Slashdot Mirror

← Back to Stories (view on slashdot.org)

Mariposa Botnet Beheaded

Posted by kdawson on from the sting-like-a-butterfly dept.

northernboy and many other readers sent news of the beheading of the Mariposa botnet with three arrests in Spain. "Defense Intelligence of Ottawa working with ISPs and Spanish authorities have taken down yet another > 12M PC botnet, called Mariposa. The three top-level operators are in custody, but remain anonymous under Spanish law (how quaint: apparently in Spain, the accused have some right to privacy). AP is claiming that the botnet included systems in roughly half of the Fortune 1000 companies, scattered over 190 countries. Interesting details: none of the three principals has a prior criminal record. Although apparently hardworking, they are not uber-hackers, but rather had connections to the Spanish mafia, which apparently helped to equip them. At the time of arrest, they were not showing signs of their significant new income level. From the article: 'Chris Davis, CEO of Ottawa-based Defence Intelligence, said he noticed the infections when they appeared on networks of some of his firm's clients, including pharmaceutical companies and banks. It wasn't until several months later that he realized the infections were part of something much bigger. After seeing that some of the servers used to control computers in the botnet were located in Spain, Davis and researchers from the Georgia Tech Information Security Center joined with software firm Panda Security, which is headquartered in Bilbao, Spain. The investigators caught a few lucky breaks. For one, the suspects used Internet services that wound up cooperating with investigators. That isn't always the case.'"

3 of 177 comments (clear)

  1. Re:Different article/same topic by FyRE666 · · Score: 4, Interesting

    "What gives these bloody do-gooders the authority to "take over" other people's servers?"

    The same authority I have to "take over" someones car keys if I see them staggering out of a bar, and fumbling around to find the lock on their door while throwing up all over the hood. If you're acutely aware, and certain, that your non-action is allowing an illegal activity to take place then why not intervene? The problem today is that too many people just stand there like idiots doing nothing in the face of evil or criminal activity.
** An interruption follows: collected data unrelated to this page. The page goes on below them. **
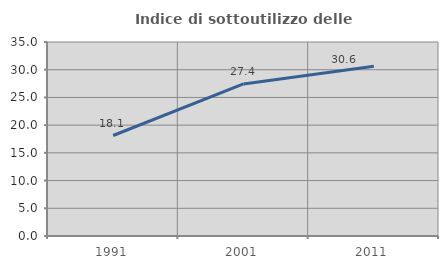
| Category | Indice di sottoutilizzo delle abitazioni  |
|---|---|
| 1991.0 | 18.131 |
| 2001.0 | 27.439 |
| 2011.0 | 30.62 |
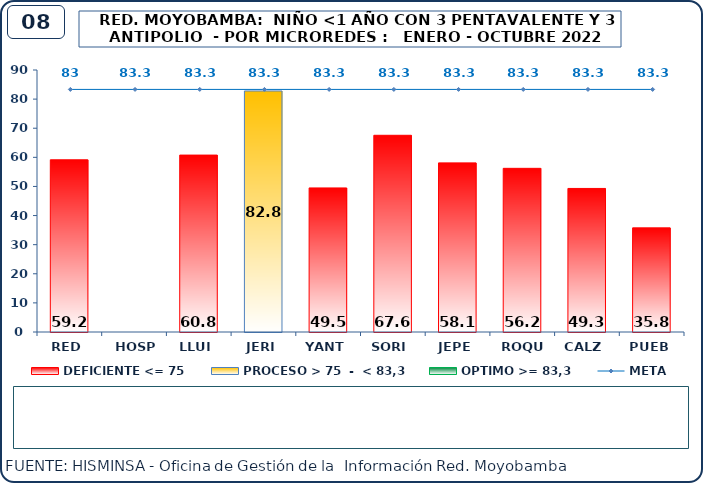
| Category | DEFICIENTE <= 75 | PROCESO > 75  -  < 83,3 | OPTIMO >= 83,3 |
|---|---|---|---|
| RED | 59.18 | 0 | 0 |
| HOSP | 0 | 0 | 0 |
| LLUI | 60.77 | 0 | 0 |
| JERI | 0 | 82.8 | 0 |
| YANT | 49.49 | 0 | 0 |
| SORI | 67.57 | 0 | 0 |
| JEPE | 58.1 | 0 | 0 |
| ROQU | 56.22 | 0 | 0 |
| CALZ | 49.31 | 0 | 0 |
| PUEB | 35.8 | 0 | 0 |
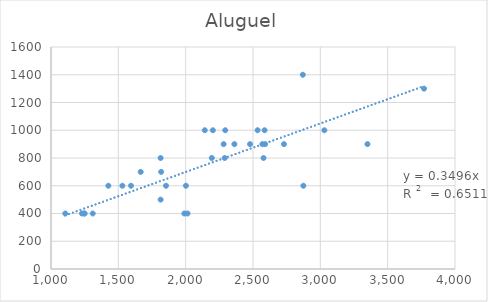
| Category | Aluguel |
|---|---|
| 2202.0 | 1000 |
| 1310.0 | 400 |
| 2194.0 | 800 |
| 1106.0 | 400 |
| 1814.0 | 500 |
| 2002.0 | 600 |
| 2362.0 | 900 |
| 1230.0 | 400 |
| 2586.0 | 1000 |
| 1854.0 | 600 |
| 2534.0 | 1000 |
| 2570.0 | 900 |
| 1246.0 | 400 |
| 1990.0 | 400 |
| 1594.0 | 600 |
| 2578.0 | 800 |
| 1530.0 | 600 |
| 2478.0 | 900 |
| 1666.0 | 700 |
| 2282.0 | 900 |
| 2142.0 | 1000 |
| 3030.0 | 1000 |
| 2590.0 | 900 |
| 2874.0 | 600 |
| 2014.0 | 400 |
| 3350.0 | 900 |
| 1250.0 | 400 |
| 2870.0 | 1400 |
| 1814.0 | 800 |
| 3770.0 | 1300 |
| 2294.0 | 1000 |
| 2730.0 | 900 |
| 2290.0 | 800 |
| 1818.0 | 700 |
| 1426.0 | 600 |
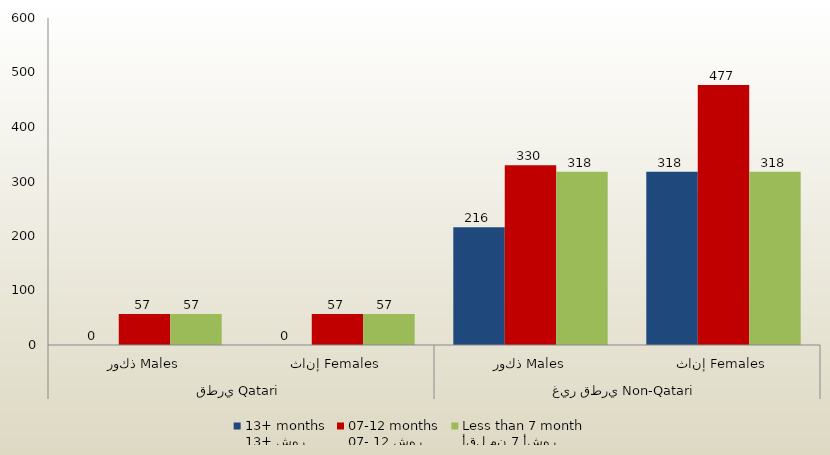
| Category | 13+ شهر
13+ months | 07- 12 شهر
07-12 months | أقل من 7 أشهر
Less than 7 month  |
|---|---|---|---|
| 0 | 0 | 57 | 57 |
| 1 | 0 | 57 | 57 |
| 2 | 216 | 330 | 318 |
| 3 | 318 | 477 | 318 |
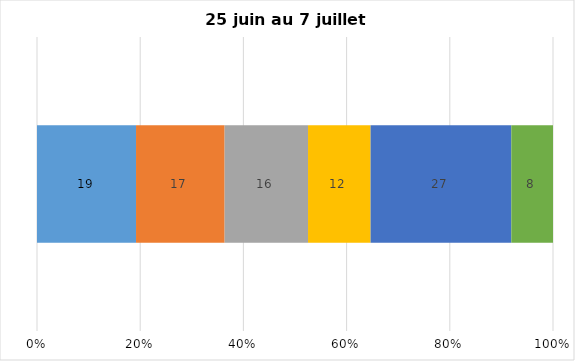
| Category | Plusieurs fois par jour | Une fois par jour | Quelques fois par semaine   | Une fois par semaine ou moins   |  Jamais   |  Je n’utilise pas les médias sociaux |
|---|---|---|---|---|---|---|
| 0 | 19 | 17 | 16 | 12 | 27 | 8 |
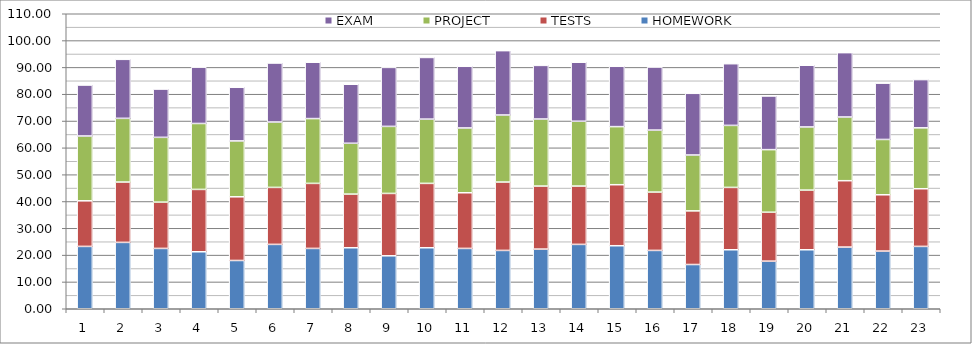
| Category | HOMEWORK | TESTS | PROJECT | EXAM |
|---|---|---|---|---|
| 0 | 23.25 | 17 | 24.167 | 19 |
| 1 | 24.75 | 22.5 | 23.75 | 22 |
| 2 | 22.5 | 17.25 | 24.167 | 18 |
| 3 | 21.25 | 23.25 | 24.583 | 21 |
| 4 | 18 | 23.75 | 20.833 | 20 |
| 5 | 24 | 21.25 | 24.375 | 22 |
| 6 | 22.5 | 24.25 | 24.167 | 21 |
| 7 | 22.75 | 20 | 18.958 | 22 |
| 8 | 19.75 | 23.25 | 25 | 22 |
| 9 | 22.75 | 24 | 23.958 | 23 |
| 10 | 22.5 | 20.75 | 24.167 | 23 |
| 11 | 21.75 | 25.5 | 25 | 24 |
| 12 | 22.25 | 23.5 | 25 | 20 |
| 13 | 24 | 21.75 | 24.167 | 22 |
| 14 | 23.5 | 22.75 | 21.667 | 22.5 |
| 15 | 21.75 | 21.75 | 23.125 | 23.5 |
| 16 | 16.5 | 20 | 20.833 | 23 |
| 17 | 22 | 23.25 | 23.125 | 23 |
| 18 | 17.75 | 18.25 | 23.333 | 20 |
| 19 | 22 | 22.25 | 23.542 | 23 |
| 20 | 23 | 24.75 | 23.75 | 24 |
| 21 | 21.5 | 21 | 20.625 | 21 |
| 22 | 23.25 | 21.5 | 22.708 | 18 |
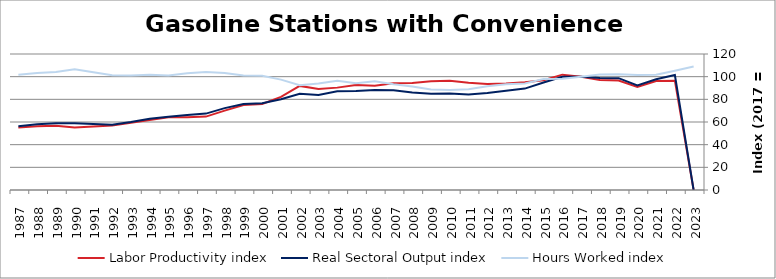
| Category | Labor Productivity index | Real Sectoral Output index | Hours Worked index |
|---|---|---|---|
| 2023.0 | 0 | 0 | 108.97 |
| 2022.0 | 96.473 | 101.478 | 105.188 |
| 2021.0 | 96.121 | 97.716 | 101.659 |
| 2020.0 | 90.951 | 92.313 | 101.498 |
| 2019.0 | 96.662 | 98.662 | 102.069 |
| 2018.0 | 97.031 | 98.878 | 101.903 |
| 2017.0 | 100 | 100 | 100 |
| 2016.0 | 101.778 | 99.982 | 98.235 |
| 2015.0 | 96.821 | 94.81 | 97.923 |
| 2014.0 | 95.1 | 89.459 | 94.069 |
| 2013.0 | 94.004 | 87.615 | 93.203 |
| 2012.0 | 93.542 | 85.547 | 91.452 |
| 2011.0 | 94.624 | 84.185 | 88.968 |
| 2010.0 | 96.497 | 85.127 | 88.218 |
| 2009.0 | 95.867 | 84.992 | 88.656 |
| 2008.0 | 94.356 | 86.118 | 91.27 |
| 2007.0 | 94.258 | 88.011 | 93.372 |
| 2006.0 | 91.909 | 88.239 | 96.007 |
| 2005.0 | 92.578 | 87.289 | 94.286 |
| 2004.0 | 90.329 | 87.108 | 96.434 |
| 2003.0 | 89.177 | 83.757 | 93.922 |
| 2002.0 | 91.837 | 84.924 | 92.473 |
| 2001.0 | 82.219 | 80.068 | 97.383 |
| 2000.0 | 75.961 | 76.516 | 100.73 |
| 1999.0 | 74.969 | 75.799 | 101.107 |
| 1998.0 | 70.014 | 72.231 | 103.167 |
| 1997.0 | 64.748 | 67.42 | 104.127 |
| 1996.0 | 64.244 | 66.187 | 103.024 |
| 1995.0 | 64.139 | 64.737 | 100.932 |
| 1994.0 | 61.836 | 62.911 | 101.739 |
| 1993.0 | 59.268 | 59.924 | 101.106 |
| 1992.0 | 56.958 | 57.615 | 101.153 |
| 1991.0 | 55.983 | 58.147 | 103.866 |
| 1990.0 | 55.218 | 58.803 | 106.493 |
| 1989.0 | 56.591 | 58.883 | 104.05 |
| 1988.0 | 56.157 | 58.007 | 103.294 |
| 1987.0 | 55.194 | 56.147 | 101.726 |

The fact the servers these shitbags were using were probably compromised, or funded by illegal activities is neither here nor there.

    --
    Code, Hardware, stuff like that.
  2. If ISPs helped... by Nicopa · · Score: 4, Interesting

    If ISP helped authorities on these things, there wouldn't be botnets, nor spam. Many attempts at preventing spam stop at their refusal to help. It would be nice to force them by lay to cooperate with spam fighting efforts. Sadly laws to force them to cooperate fighting "piracy" seem to pass easier..... =/

  3. Pentalty for 12 million botnet = 6 years by guanxi · · Score: 4, Interesting

    Here's one reason botnets thrive: In addition to the fact that the perpetrators are likely to get away with it, per one article, They face up to six years in prison if convicted of hacking charges..

    6 years max? For hacking 12 million computers? Ignoring the intrusions, how much did it cost the victims in labor and downtime to fix it? Hundreds of millions? And add to that the damage they did with the botnet; I don't know what this one did, but it could be spam, DDoS attacks, stolen personal info, extortion, etc.

    Also, I still don't understand why the U.S. government doesn't treat these wide-spread, expensive crimes as a priority. Given the scale of these crimes, there should be a large task force pursuing them. I get the sense they are looked on as computer problems, not crimes.